For many people, eating gluten-free is not a choice, it is a necessity. Celiac Disease is a genetic, autoimmune disease. Those who have this disease damage their small intestine when gluten is consumed. Celiac Disease is probably the most common reason why people eat gluten-free. They cannot digest the protein, their body stops absorbing other nutrients properly, and basically reacts with the symptoms of food poisoning (again, this is a very brief overview). This can cause many symptoms, but also long term consequences such as cancer and osteoporosis. An estimated three million Americans have now been diagnosed with Celiac Disease, although 87% of those with Celiac Disease still remain undiagnosed. This can easily be tested with a blood test and a small intestine biopsy.

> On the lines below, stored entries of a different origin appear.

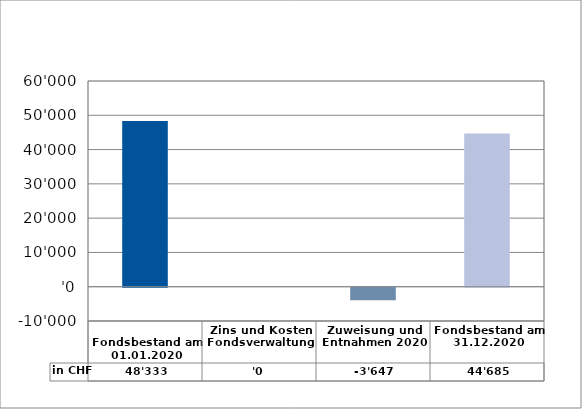
| Category | in CHF |
|---|---|
| 
Fondsbestand am 01.01.2020

 | 48332.77 |
| Zins und Kosten Fondsverwaltung | 0 |
| Zuweisung und Entnahmen 2020 | -3647.3 |
| Fondsbestand am 31.12.2020 | 44685.47 |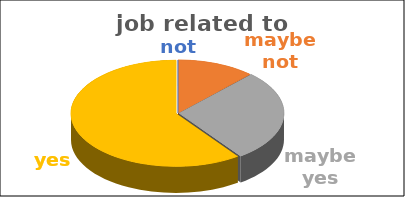
| Category | job related to studies | Series 1 | Series 2 | Series 3 | Series 4 |
|---|---|---|---|---|---|
| not | 0 |  |  |  |  |
| maybe not | 0.12 |  |  |  |  |
| maybe yes | 0.28 |  |  |  |  |
| yes | 0.6 |  |  |  |  |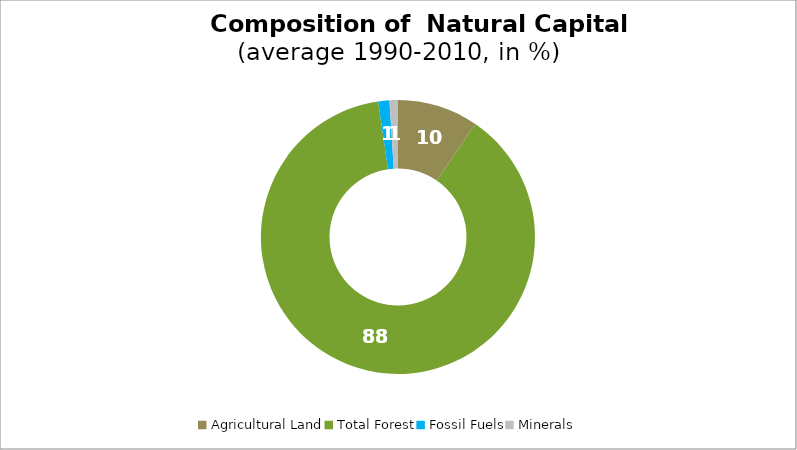
| Category | Series 0 |
|---|---|
| Agricultural Land | 9.547 |
| Total Forest | 88.131 |
| Fossil Fuels | 1.328 |
| Minerals | 0.993 |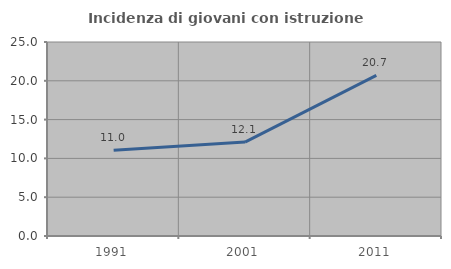
| Category | Incidenza di giovani con istruzione universitaria |
|---|---|
| 1991.0 | 11.047 |
| 2001.0 | 12.105 |
| 2011.0 | 20.69 |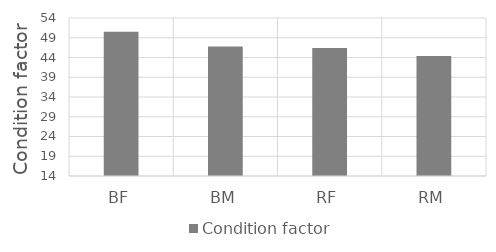
| Category | Condition factor |
|---|---|
| BF | 50.5 |
| BM | 46.8 |
| RF | 46.4 |
| RM | 44.4 |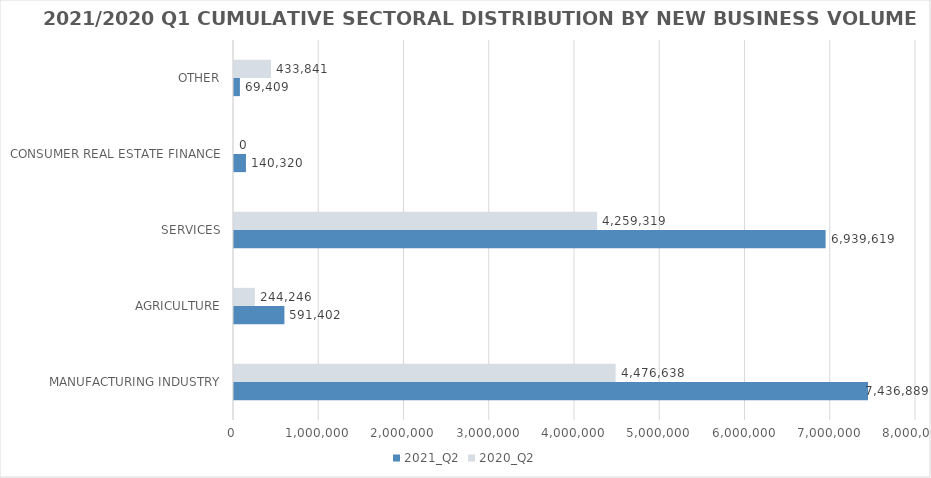
| Category | 2021_Q2 | 2020_Q2 |
|---|---|---|
| MANUFACTURING INDUSTRY | 7436889.296 | 4476638.024 |
| AGRICULTURE | 591401.888 | 244245.607 |
| SERVICES | 6939619.239 | 4259319.308 |
| CONSUMER REAL ESTATE FINANCE | 140320 | 0 |
| OTHER | 69409 | 433841.38 |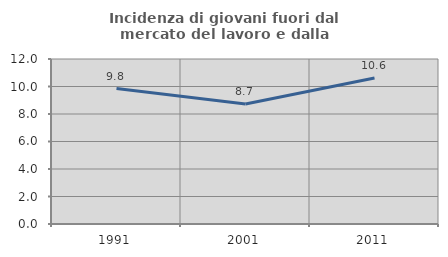
| Category | Incidenza di giovani fuori dal mercato del lavoro e dalla formazione  |
|---|---|
| 1991.0 | 9.849 |
| 2001.0 | 8.732 |
| 2011.0 | 10.614 |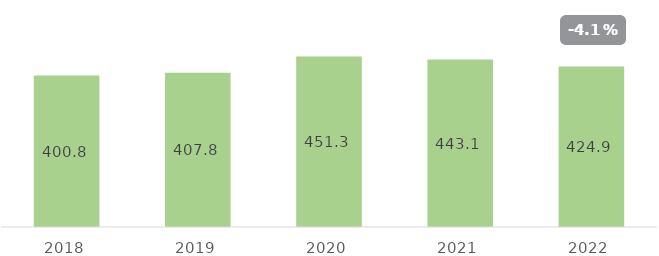
| Category | Quantitativo |
|---|---|
| 2018.0 | 400.845 |
| 2019.0 | 407.764 |
| 2020.0 | 451.338 |
| 2021.0 | 443.127 |
| 2022.0 | 424.858 |

Celiac Disease is not the only reason to be gluten-free. Gluten Intolerance is another reason why people eat gluten free. The symptoms are similar to Celiac Disease, but there are no long term complications. There is also no way to get tested, so people go on a gluten free challenge where they remove gluten from their diet for about 2-4 weeks and see how their body reacts to it. If there is an improvement in their health, then they are said to be gluten intolerant and remain gluten free.
Additionally, some people have an allergy to wheat. In fact, wheat allergy is among the top 8 most common food allergies in America. As a result, the FDA requires that wheat be listed in the allergen information on all food ingredient lists. However, it is important to remember that gluten-free and wheat-free are like squares and rectangles. Just like every square is a rectangle but not every rectangle is a square, similarly everything gluten-free is wheat-free but everything wheat-free is not necessarily gluten-free.
Other people also eat gluten-free for other medical reasons (anything from Chron's disease to joint pain to mood swings) or simply because they think it is healthier or it is a cool, new thing to do. The last two reasons are simply misconceptions given by media. Eating gluten free is not healthier! Eating lots of rice and potatoes or processed gluten-free foods could actually be less healthy for you because gluten-free starches are no healthier than gluten containing starches and processed gluten-free foods are often even higher in fats in order to make them taste good. However, sticking to fresh fruits, veggies, and home-cooked meats with low-fat sauces is always healthier than eating processed foods, gluten-free or not!